Currently ISA-Tab metadata files can be downloaded directly from the HTML page for each Data Descriptor. Scientific Data also provides a GitHub repository containing copies of these ISA-Tab files at https://github.com/ScientificDataLabs/ISA-tab.
However, we can do more! Given that datasets and their descriptions are made available, the next step is to enable a “find me the data” culture.
Aiming to increase the usefulness of the ISA-Tab metadata files, the ISA team based at the University of Oxford has produced a demo tool allowing the discovery and exploration of the datasets. This is aptly named the ISA-explorer, and uses the information in the ISA-Tab metadata files to facilitate dataset discovery (see Figure 2). Published Scientific Data ISA-Tab files can now be easily read and explored at the customised Scientific Data ISA-explorer at: http://scientificdata.isa-explorer.org/
The Scientific Data ISA-explorer allows users to filter datasets by data repository and the metadata in the Structured Summary table (see Figure 1). The filters can be combined in a boolean search allowing users to easily and quickly discover specific types of data; for example, a specific design type for data stored at a particular repository.

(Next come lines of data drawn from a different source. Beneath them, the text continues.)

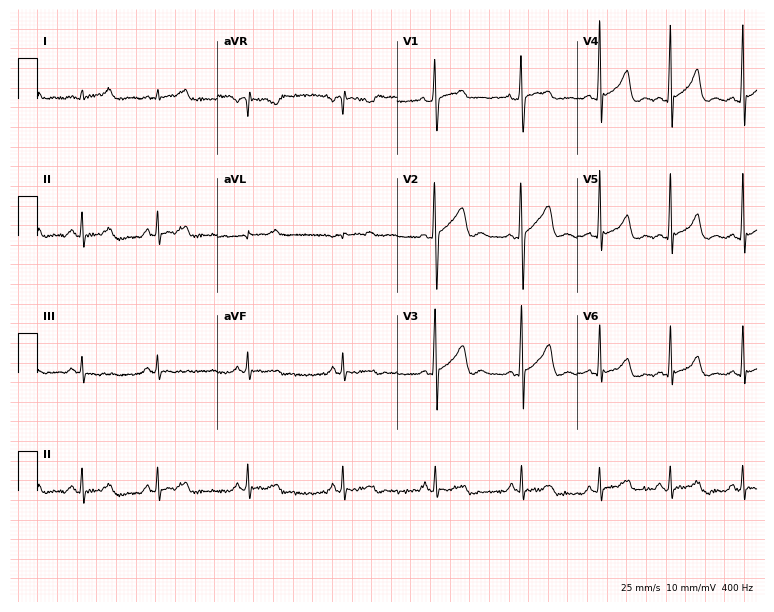
Electrocardiogram (7.3-second recording at 400 Hz), a male, 53 years old. Of the six screened findings (first-degree AV block, right bundle branch block (RBBB), left bundle branch block (LBBB), sinus bradycardia, atrial fibrillation (AF), sinus tachycardia), none is recorded. Other findings, if any, are not listed.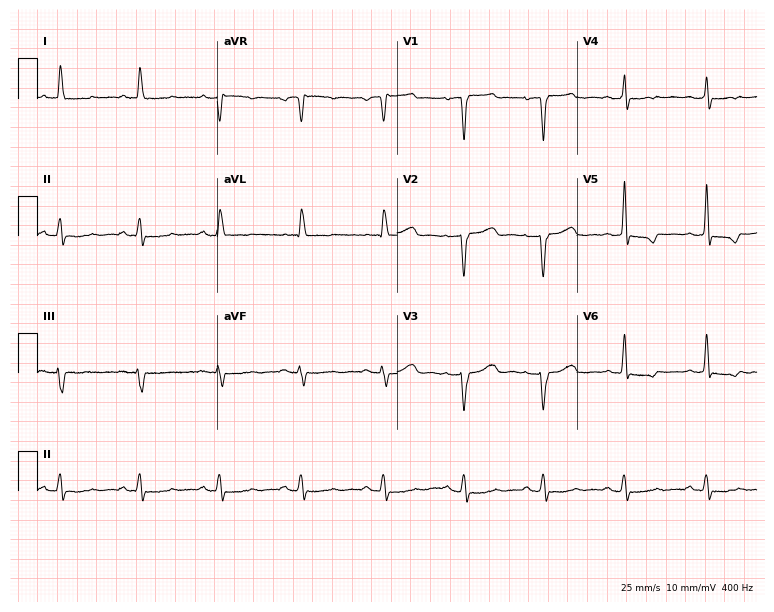
12-lead ECG from a 62-year-old woman. No first-degree AV block, right bundle branch block, left bundle branch block, sinus bradycardia, atrial fibrillation or sinus tachycardia recorded for this tracing. Findings outside these six are not listed.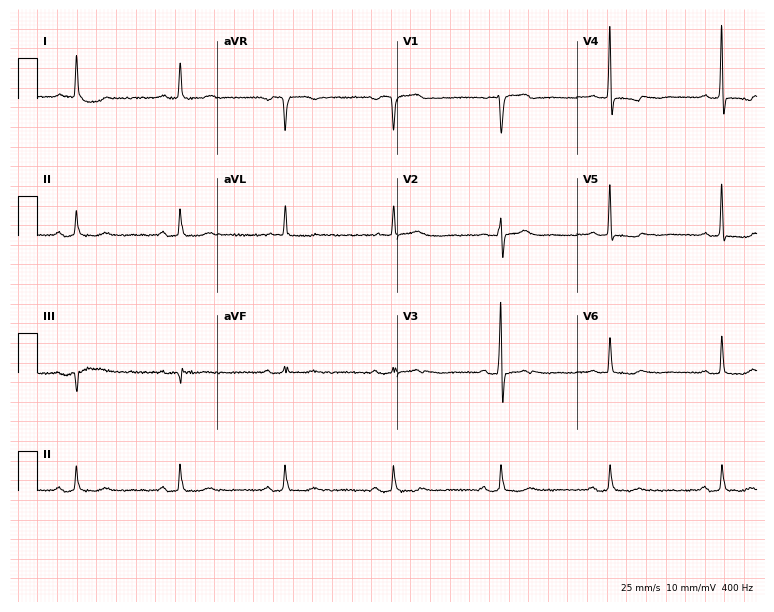
Resting 12-lead electrocardiogram. Patient: a 72-year-old woman. None of these six findings is recorded: first-degree AV block, right bundle branch block, left bundle branch block, sinus bradycardia, atrial fibrillation, sinus tachycardia. Only these six findings were labelled.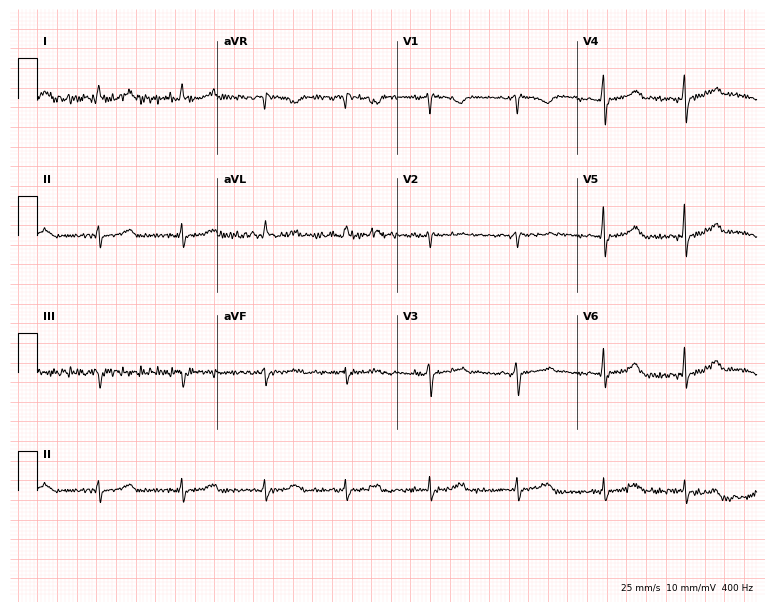
Standard 12-lead ECG recorded from a woman, 44 years old (7.3-second recording at 400 Hz). None of these six findings is recorded: first-degree AV block, right bundle branch block, left bundle branch block, sinus bradycardia, atrial fibrillation, sinus tachycardia. Other findings, if any, are not listed.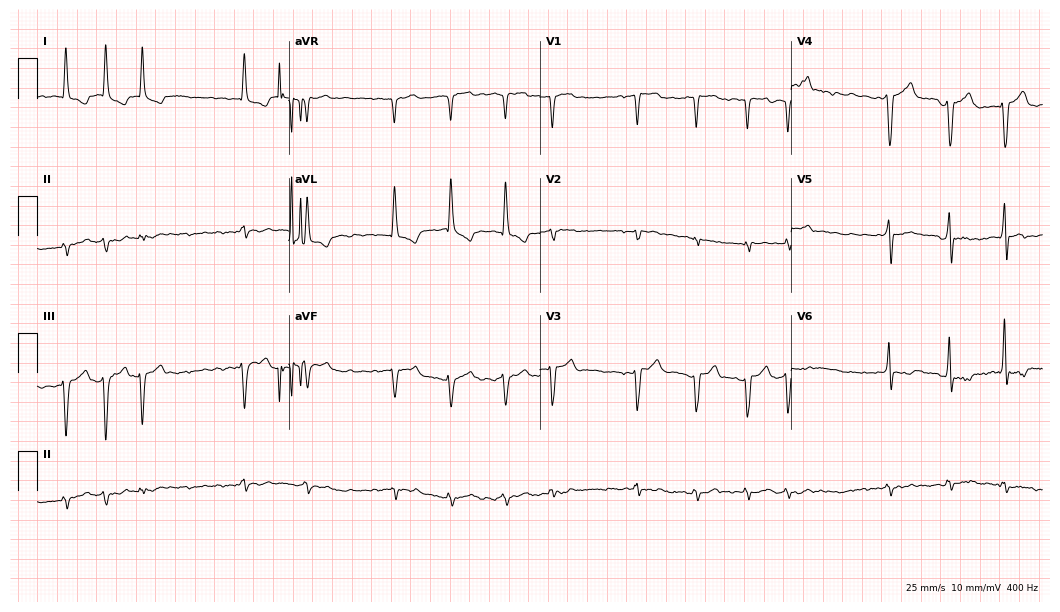
12-lead ECG from a male, 70 years old. Shows atrial fibrillation (AF).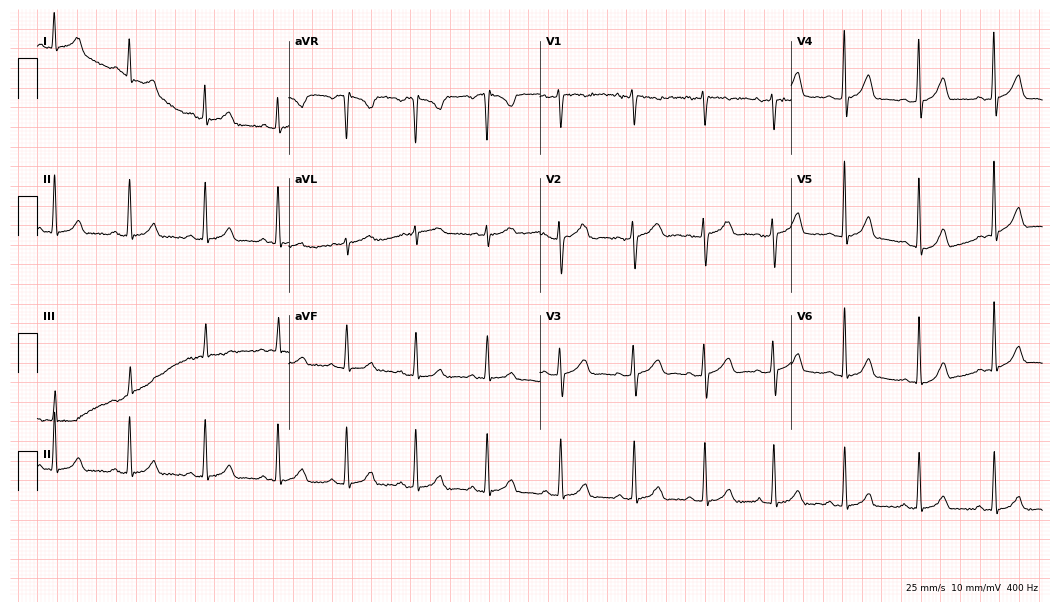
Standard 12-lead ECG recorded from a 19-year-old female patient. Read as a normal ECG.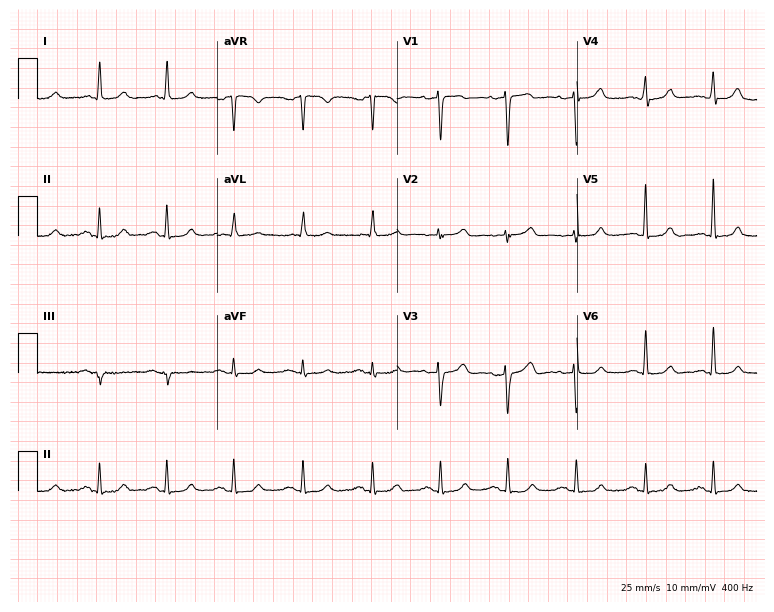
12-lead ECG from a female, 78 years old. No first-degree AV block, right bundle branch block, left bundle branch block, sinus bradycardia, atrial fibrillation or sinus tachycardia recorded for this tracing.

The ISA-explorer also offers a generic search box, allowing for keyword-based searches of the ISA-Tab metadata files. Additionally, the tool allows browsing of dataset specific information such as related publications. The tool shows a visualisation of the distribution of sample characteristics: for example, Figure 3 depicts how many samples of each organism type. To see all the samples information, the original metadata tables can also be visualised.